Shy and Unlucky in Love
December 18, 2012 5:27 PM Subscribe
Help me figure out why I'm so unlucky with romance
Yes, sorry, another question on this familiar topic. But of course, slightly different.
I'm female, almost 34 (but look younger and with lots of younger friends, if that is somehow relevant).
I'm shy but can be friendly, have a decent amount of friends, people tell me I am kind.
Appearance-wise, well, on a good day i think I look cute. I work out almost every single day, I take care of myself. I'm not a fashion maven and don't wear much makeup but I like to choose flattering clothes and sometimes enjoy putting outfits together. So, Ido n't think a hideous appearance is standing in the way...
But there is something going on here. I've had no long-term relationships, just flings with very unsuitable guys (one who was gay, one who was uneducated and untrustworthy, one who was just not on the same page as me.)
I know the no long-term relationship yet is not that big a deal. In some ways I choose that because I am independent and enjoy spending time alone.

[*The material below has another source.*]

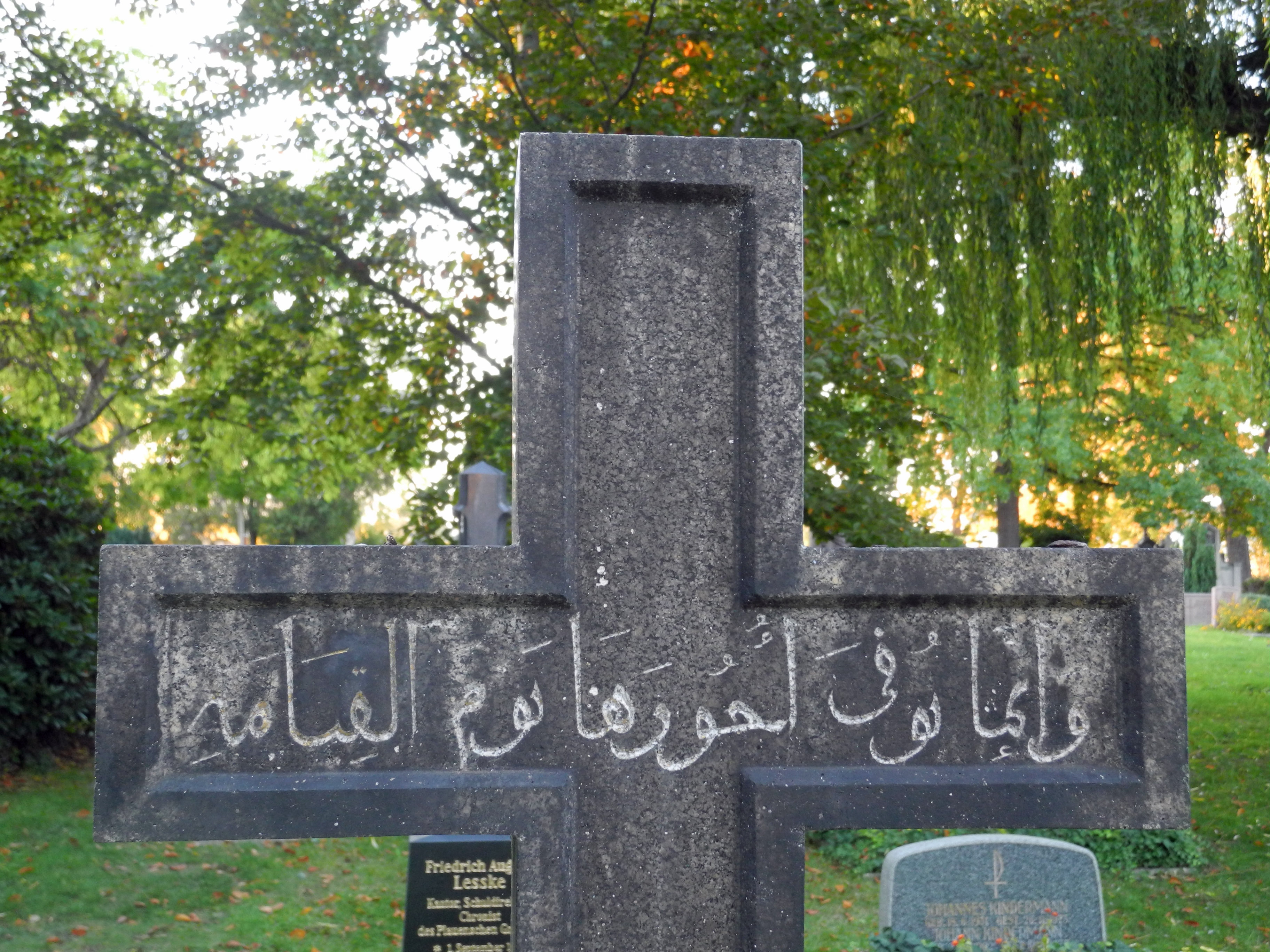 Alter Annenfriedhof in Dresden-Südvorstadt: Grabstätte des Arabisten Carl Heinrich Schier (1802–1869), siehe [1], daher ist das Grabmal mit einer arabischen Beschriftung versehen, und von Emilie Ernestine Schier, geb. Metzger (1824–1854), vermutlich seine Frau oder seine Schwiegertochter. Der arabische Text Wa-innamā yuwaffā uğūrahā yauma l-qiyāma lautet in der Übersetzung Und wahrlich ihm wird sein Lohn am Tag der Auferstehung voll erstattet in Anlehnung an die Sure 3, Vers 185 im Koran: „Jeder wird den Tod erleiden. Euch wird euer Lohn am Tag der Auferstehung voll erstattet. Wer vom Feuer weggerückt und ins Paradies geführt wird, der hat das Ziel erreicht. Das diesseitige Leben ist ja nur eine betörende Nutznießung.“ (Übersetzung: Khoury). Da sich der Spruch offensichtlich auf die Frau Emilie Ernestine Schier bezieht, könnte die Übersetzung aber auch lauten Und wahrlich ihr wird ihr Lohn am Tag der Auferstehung voll erstattet.

I have quite a few male friends...and in the past I have expressed interest in a couple and they didn't return it. This just happened...with a guy I thought had been vibing on me...he happily told me today he has a new girlfriend. I told him how I felt (to explain why I didn't think we could hang out anymore) and he said he only liked me as a friend). I was crushed. This happened before, a few years ago, the same thing, and I was devasted then and afterwards became afraid to tell guys if I liked them.
A friend gave me the feedback that I am shy and hard to get close to so guys don't think I am interested.And a lot of timesI am not interested at first because it takes me time to get to know someone.But how do I change that?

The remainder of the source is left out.